» **REQUIRED WORK**
Once a line is found to contain "embryo", copy it out of the listing.

» **INPUT DATA**

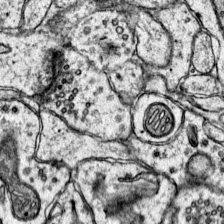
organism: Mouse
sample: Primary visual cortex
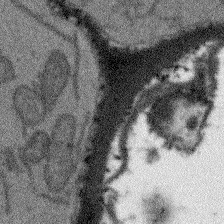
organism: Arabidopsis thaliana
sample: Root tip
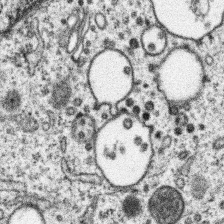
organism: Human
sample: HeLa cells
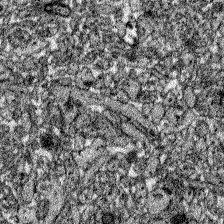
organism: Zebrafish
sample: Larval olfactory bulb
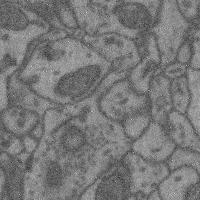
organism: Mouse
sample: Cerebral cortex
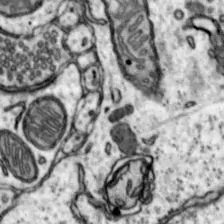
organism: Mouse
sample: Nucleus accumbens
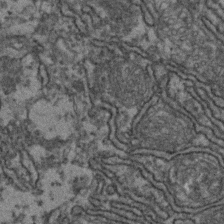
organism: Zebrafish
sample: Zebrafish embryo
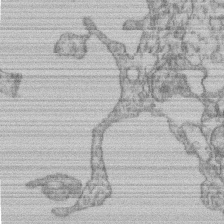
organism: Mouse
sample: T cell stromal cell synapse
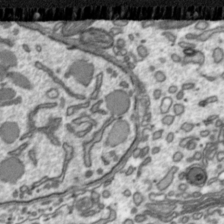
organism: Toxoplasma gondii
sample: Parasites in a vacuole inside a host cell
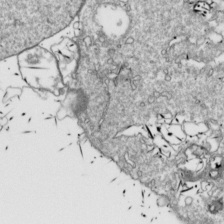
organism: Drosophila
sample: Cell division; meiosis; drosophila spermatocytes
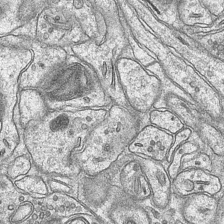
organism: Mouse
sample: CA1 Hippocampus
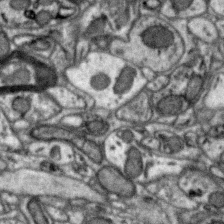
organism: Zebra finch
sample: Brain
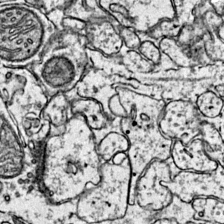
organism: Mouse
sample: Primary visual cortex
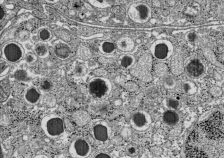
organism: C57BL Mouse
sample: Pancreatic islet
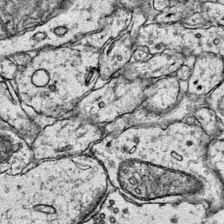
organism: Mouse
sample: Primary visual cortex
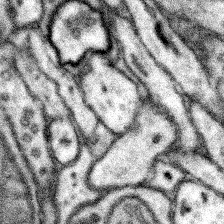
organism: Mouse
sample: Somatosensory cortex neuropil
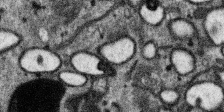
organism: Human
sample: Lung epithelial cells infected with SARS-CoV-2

...

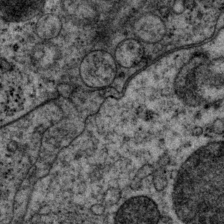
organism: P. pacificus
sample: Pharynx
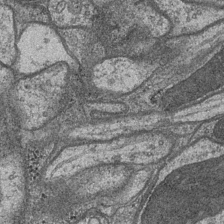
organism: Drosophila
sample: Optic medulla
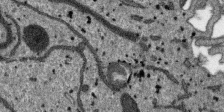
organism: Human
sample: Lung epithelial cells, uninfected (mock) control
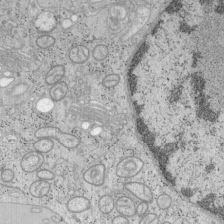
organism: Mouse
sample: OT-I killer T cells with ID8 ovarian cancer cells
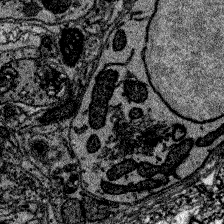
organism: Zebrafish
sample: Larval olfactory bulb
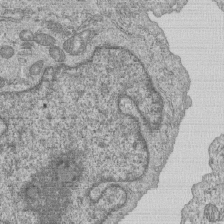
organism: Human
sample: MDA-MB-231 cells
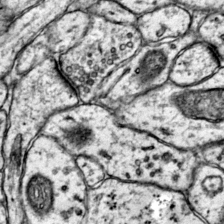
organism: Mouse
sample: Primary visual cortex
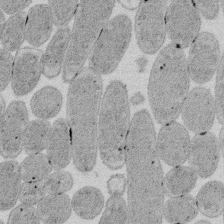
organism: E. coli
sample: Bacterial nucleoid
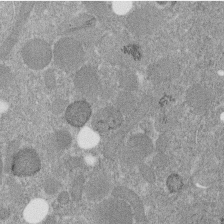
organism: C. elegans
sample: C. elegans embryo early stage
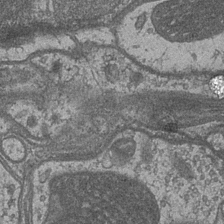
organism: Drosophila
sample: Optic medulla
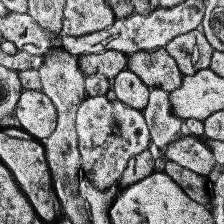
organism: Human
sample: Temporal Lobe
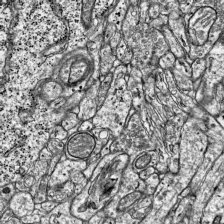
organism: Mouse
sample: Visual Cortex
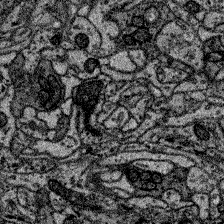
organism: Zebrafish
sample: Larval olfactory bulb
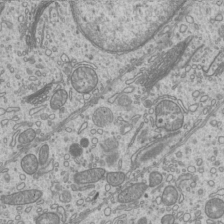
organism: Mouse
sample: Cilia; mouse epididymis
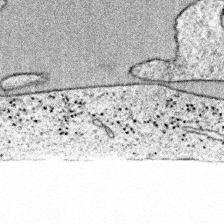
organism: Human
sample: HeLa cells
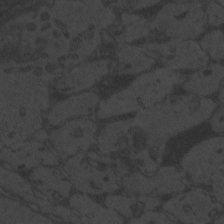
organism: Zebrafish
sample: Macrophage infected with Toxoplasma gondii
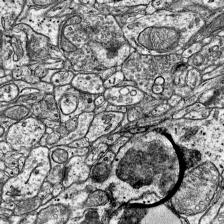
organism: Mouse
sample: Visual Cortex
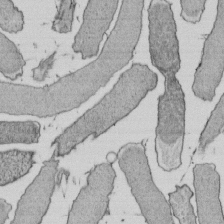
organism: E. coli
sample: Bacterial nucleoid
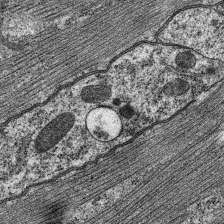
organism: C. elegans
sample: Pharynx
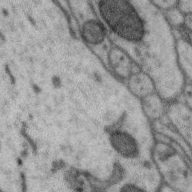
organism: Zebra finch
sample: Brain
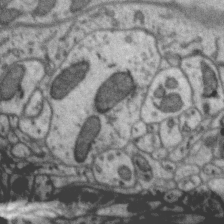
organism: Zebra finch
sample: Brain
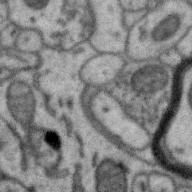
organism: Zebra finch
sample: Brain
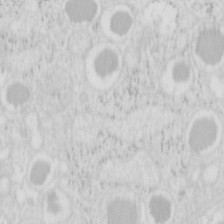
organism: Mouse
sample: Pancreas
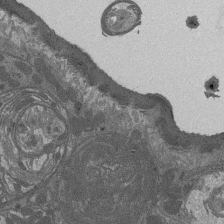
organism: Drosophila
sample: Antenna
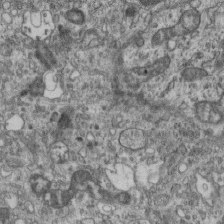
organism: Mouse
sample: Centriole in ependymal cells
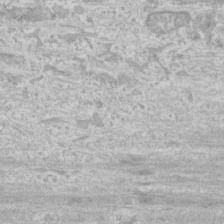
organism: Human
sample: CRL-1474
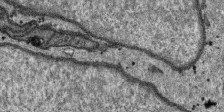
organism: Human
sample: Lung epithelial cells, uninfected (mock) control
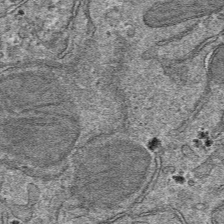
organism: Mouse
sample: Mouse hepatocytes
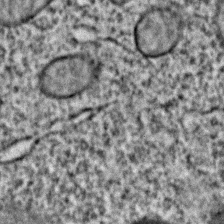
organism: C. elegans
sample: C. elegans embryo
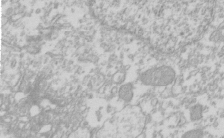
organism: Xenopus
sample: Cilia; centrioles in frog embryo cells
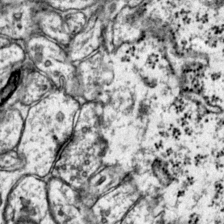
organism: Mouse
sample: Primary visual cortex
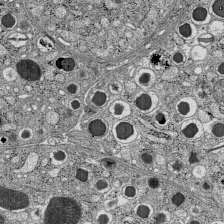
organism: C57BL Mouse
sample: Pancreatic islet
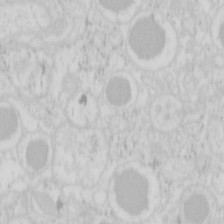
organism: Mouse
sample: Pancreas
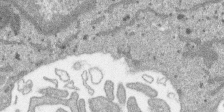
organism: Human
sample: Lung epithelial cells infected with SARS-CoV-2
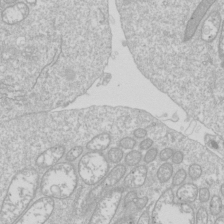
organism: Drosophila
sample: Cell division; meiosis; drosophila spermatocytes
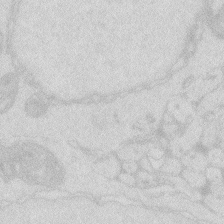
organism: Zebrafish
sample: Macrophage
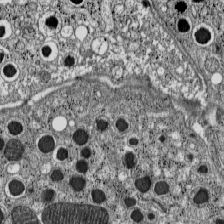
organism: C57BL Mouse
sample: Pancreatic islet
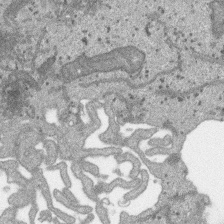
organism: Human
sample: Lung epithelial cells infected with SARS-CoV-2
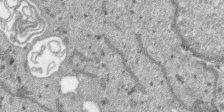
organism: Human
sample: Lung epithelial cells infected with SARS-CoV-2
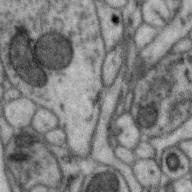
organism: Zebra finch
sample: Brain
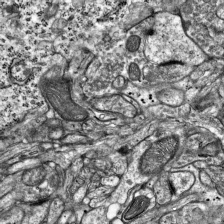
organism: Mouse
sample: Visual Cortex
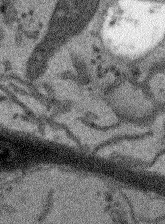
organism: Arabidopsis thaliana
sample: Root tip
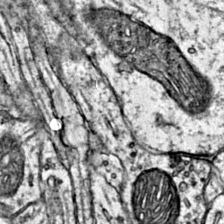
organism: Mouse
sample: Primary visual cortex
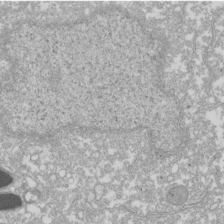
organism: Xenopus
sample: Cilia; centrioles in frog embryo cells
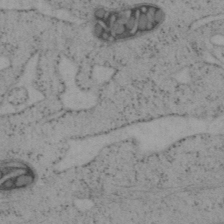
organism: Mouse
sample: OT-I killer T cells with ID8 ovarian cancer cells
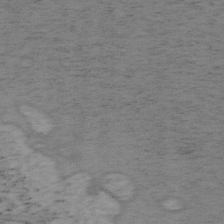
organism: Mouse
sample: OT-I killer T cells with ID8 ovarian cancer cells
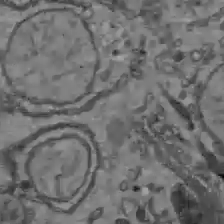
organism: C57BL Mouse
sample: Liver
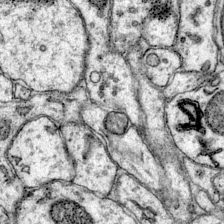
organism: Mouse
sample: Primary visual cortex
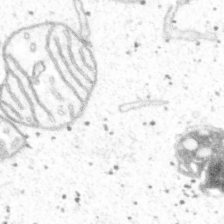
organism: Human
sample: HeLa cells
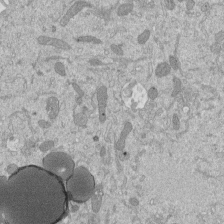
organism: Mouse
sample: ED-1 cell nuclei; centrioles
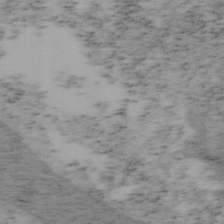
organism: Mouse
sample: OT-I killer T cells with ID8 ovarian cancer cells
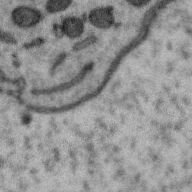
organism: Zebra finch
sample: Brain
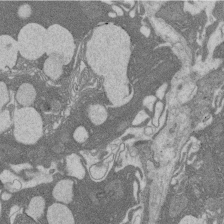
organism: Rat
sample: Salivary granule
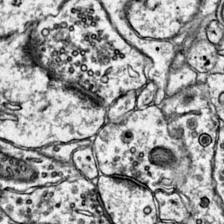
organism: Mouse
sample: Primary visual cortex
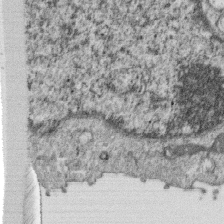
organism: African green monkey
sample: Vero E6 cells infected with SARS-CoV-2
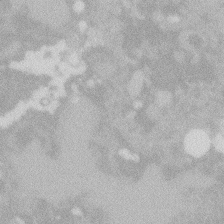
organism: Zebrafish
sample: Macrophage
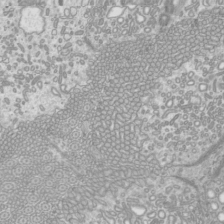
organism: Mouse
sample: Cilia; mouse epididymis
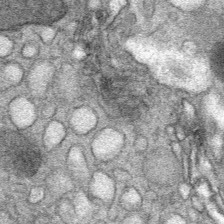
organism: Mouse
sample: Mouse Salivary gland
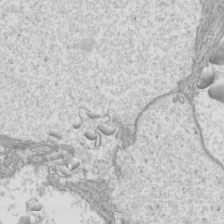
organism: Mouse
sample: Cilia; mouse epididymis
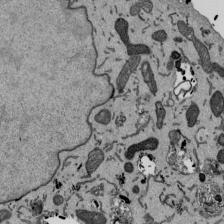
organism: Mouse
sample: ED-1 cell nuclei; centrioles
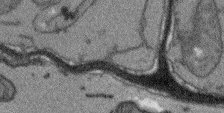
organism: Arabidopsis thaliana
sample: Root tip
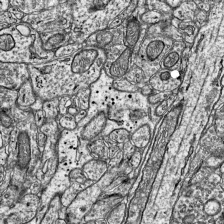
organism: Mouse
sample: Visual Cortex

» **OUTPUT BELOW**
sample: Zebrafish embryo
sample: C. elegans embryo early stage
sample: C. elegans embryo
sample: Cilia; centrioles in frog embryo cells
sample: Cilia; centrioles in frog embryo cells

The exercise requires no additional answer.